* What is required: Nothing after the line with "Valencia | 0 |" belongs in the copy; extract the lines below from the top through that line, pictures left out.

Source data
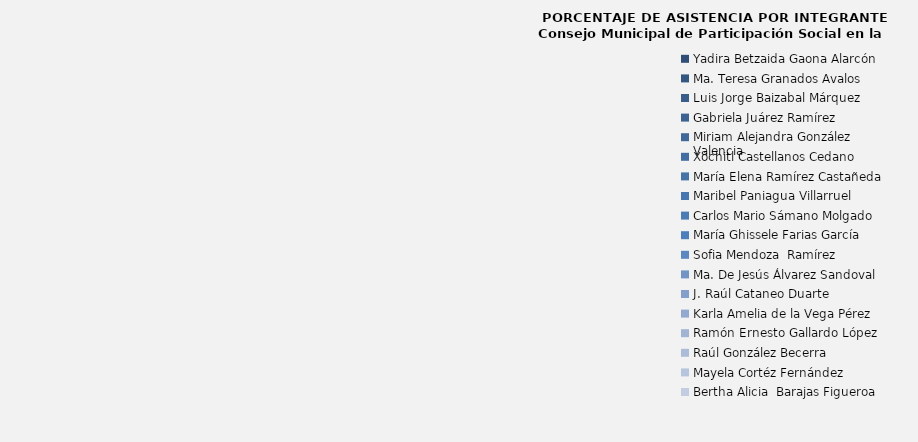
| Category | Series 0 |
|---|---|
| Yadira Betzaida Gaona Alarcón | 0 |
| Ma. Teresa Granados Avalos | 0 |
| Luis Jorge Baizabal Márquez | 0 |
| Gabriela Juárez Ramírez | 0 |
| Miriam Alejandra González Valencia | 0 |
| Xóchitl Castellanos Cedano | 0 |
| María Elena Ramírez Castañeda | 0 |
| Maribel Paniagua Villarruel | 0 |
| Carlos Mario Sámano Molgado | 0 |
| María Ghissele Farias García | 0 |
| Sofia Mendoza  Ramírez | 0 |
| Ma. De Jesús Álvarez Sandoval  | 0 |
| J. Raúl Cataneo Duarte | 0 |
| Karla Amelia de la Vega Pérez | 0 |
| Ramón Ernesto Gallardo López | 0 |
| Raúl González Becerra | 0 |
| Mayela Cortéz Fernández | 0 |
| Bertha Alicia  Barajas Figueroa | 0 |
| Gonzalo Alberto Garcia Avila | 0 |
| Ana Cecilia Pineda Valenzuela | 0 |

* Your solution:
| Category | Series 0 |
|---|---|
| Yadira Betzaida Gaona Alarcón | 0 |
| Ma. Teresa Granados Avalos | 0 |
| Luis Jorge Baizabal Márquez | 0 |
| Gabriela Juárez Ramírez | 0 |
| Miriam Alejandra González Valencia | 0 |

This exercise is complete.